There was a time where I thought, to quote Anthony Bourdian, human kind was "venal, petty, cruel, arbitrary". In some ways my passivity within my sheltered life is an example of this. The dichotomy of my security compared to the majority of the worlds suffering is jarring, and I feel guilty knowing that my comfort has been built off of a structure that (unjustifiably?) has placed me here. Where would I be without my privilege of higher education, my parents higher education, and their security? Is the only way to stay afloat in this increasingly stratified society to submit myself to the next arms race, and in turn, contribute to these societal constructs I abhor? Life is not a zero sum game, but it feels to eat I must cannibalize others. It makes me a hypocrite, and I don't know how to come to terms with that.
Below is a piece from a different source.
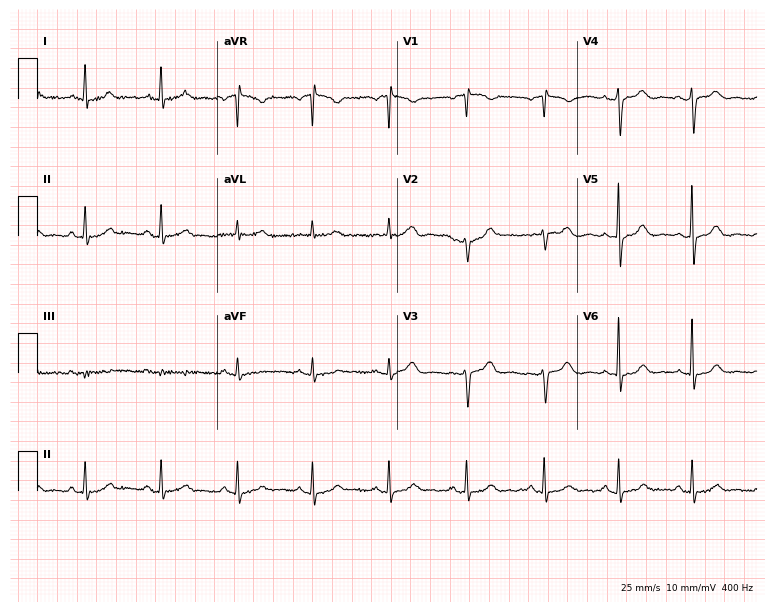
Resting 12-lead electrocardiogram (7.3-second recording at 400 Hz). Patient: a 74-year-old female. None of these six findings is recorded: first-degree AV block, right bundle branch block, left bundle branch block, sinus bradycardia, atrial fibrillation, sinus tachycardia.

But I've begun to realize that my rumination arises from deriving my micro-level life from the macro-level world I live in. I must accept that I exist in a Universe that is indifferent to human suffering and proposes no objective truths onto its constituents. The way I choose to live my "moral" life is based on the human experience of receiving goodness from others. To live my life in the political, technological, and societal Machine that prevails over me is a direct act of rebellion. To quote Camus, "What can a meaning outside my condition mean to me? I can understand only in human terms".
I have no idea where I'm going with this. I guess what I'm trying to say is that in the face of the absurd (a better way to word this is 'incomprehensible'), you must continue to live for your values, even if the Universe or Machine is indifferent. Choosing kindness, empathy, and community in a meaningless world is the most absurd thing one can do.
To alleviate my impending new grad crisis and graduation doom I have to remind myself that, even if I'm tired of the fight, I am grateful for the experience. I cannot confirm nor deny the depravity of my existence. The world is more vast than my perception of it.